Bayesian Fitting for Diffusion Models¶
This tutorial provides a guide to using the NumpyroFitter
in the innovate
library. Bayesian methods offer a powerful way to estimate the parameters of diffusion models, providing not just point estimates but entire posterior distributions that quantify uncertainty.
Introduction to Bayesian Fitting¶
Traditional fitting methods, like those based on least squares, provide a single “best” estimate for model parameters. In contrast, Bayesian inference treats parameters as random variables and seeks to determine their probability distribution based on the observed data. This approach has several key advantages:
Uncertainty Quantification: It provides a full posterior distribution for each parameter, allowing us to quantify our uncertainty. We can compute credible intervals (the Bayesian equivalent of confidence intervals) to understand the range of plausible parameter values.
Regularization: Priors naturally regularize the model, preventing overfitting and leading to more stable estimates, especially with noisy or sparse data.
Flexibility: The Bayesian framework is highly flexible, allowing for the incorporation of prior knowledge and the construction of complex hierarchical models.
The innovate
library’s NumpyroFitter
uses the powerful PyMC
library under the hood to perform Markov Chain Monte Carlo (MCMC) sampling.
A Simple Example: Fitting a Logistic Model¶
Let’s walk through an example of fitting a LogisticModel
to some synthetic data.
1. Generate Synthetic Data¶
First, we’ll create a LogisticModel
, set its parameters, and generate some noisy data.
import numpy as np
from innovate.diffuse import LogisticModel
from innovate.fitters import NumpyroFitter
# 1. Define the true model and generate data
true_model = LogisticModel()
true_model.params_ = {"L": 1000, "k": 0.1, "x0": 50}
t = np.linspace(0, 100, 50)
true_adoptions = true_model.predict(t)
noise = np.random.normal(0, 30, len(t))
y = true_adoptions + noise
y[y < 0] = 0 # Ensure non-negative adoptions
2. Fit the Model with NumpyroFitter
¶
Now, we create an instance of the LogisticModel
to be fitted and an instance of the NumpyroFitter
. Then, we call the fit
method.
# 2. Create a new model instance and the fitter
model_to_fit = LogisticModel()
# Reduce chains/samples on memory constrained systems
fitter = NumpyroFitter(model=model_to_fit, num_warmup=1000, num_samples=2000, num_chains=1)
# 3. Fit the model to the data
fitter.fit(t, y)
print("Fitting complete.")
3. Interpreting the Results¶
The real power of the Bayesian approach lies in the rich information we get from the posterior distribution.
Parameter Estimates¶
We can get the mean of the posterior distribution for each parameter, which serves as our point estimate.
# Get the mean of the posterior as parameter estimates
parameter_estimates = fitter.get_parameter_estimates()
print("Parameter Estimates (Posterior Mean):")
print(parameter_estimates)
Credible Intervals¶
We can also compute credible intervals to understand the uncertainty in our estimates. For example, a 95% credible interval means that there is a 95% probability that the true parameter value lies within the interval.
# Get 95% credible intervals
credible_intervals = fitter.get_confidence_intervals(prob=0.95)

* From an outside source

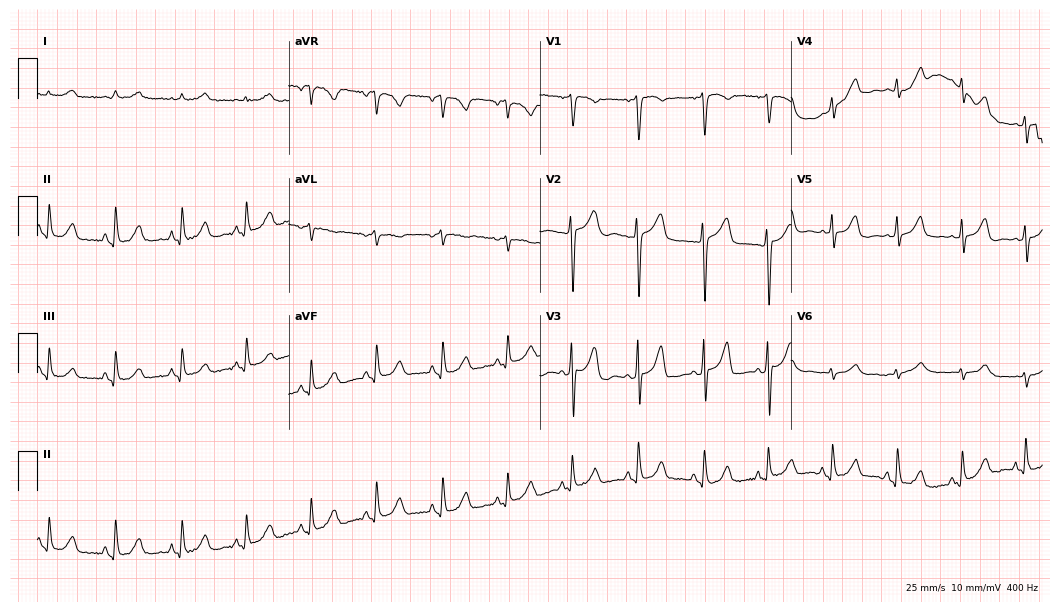
12-lead ECG from a woman, 79 years old (10.2-second recording at 400 Hz). No first-degree AV block, right bundle branch block, left bundle branch block, sinus bradycardia, atrial fibrillation or sinus tachycardia recorded for this tracing.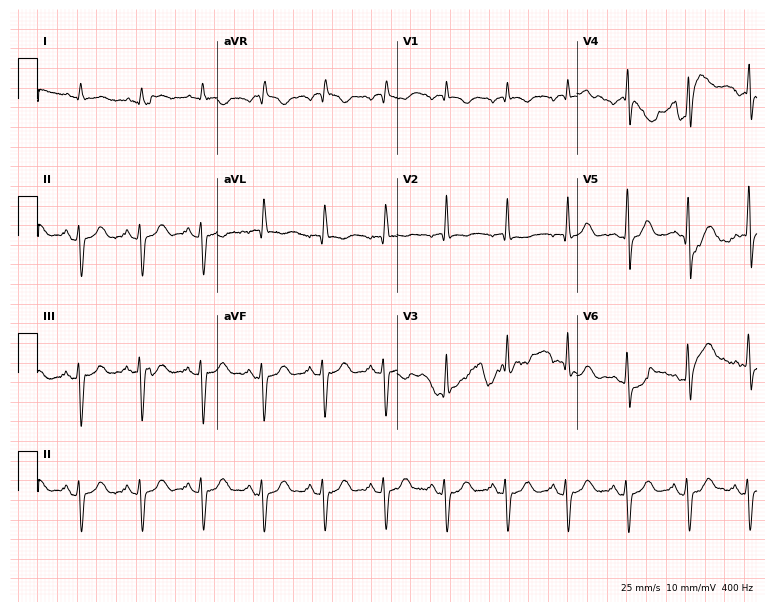
Electrocardiogram, a man, 85 years old. Of the six screened findings (first-degree AV block, right bundle branch block, left bundle branch block, sinus bradycardia, atrial fibrillation, sinus tachycardia), none is recorded.

print("\n95% Credible Intervals:")
print(credible_intervals)
Visualizing the Posterior¶
For a deeper understanding, we can use libraries like ArviZ
to plot the posterior distributions and diagnostic plots. The fitter.mcmc
object is a numpyro.infer.MCMC
object that can be used with ArviZ
.
import arviz as az
# Plot the posterior distributions
az.plot_posterior(fitter.mcmc)
Full Summary Statistics¶
The get_summary
method provides a comprehensive summary of the posterior, including the mean, standard deviation, credible intervals, and diagnostic statistics like n_eff
(effective sample size) and r_hat
(which should be close to 1.0 to indicate convergence).
# Get a full summary of the posterior
fitter.get_summary()
Conclusion¶
The NumpyroFitter
provides a robust and powerful alternative for fitting diffusion models in the innovate
library. By leveraging Bayesian inference, you can gain deeper insights into parameter uncertainty, leading to more reliable and informative models. This is especially valuable when dealing with the noisy, real-world data often encountered in innovation diffusion studies.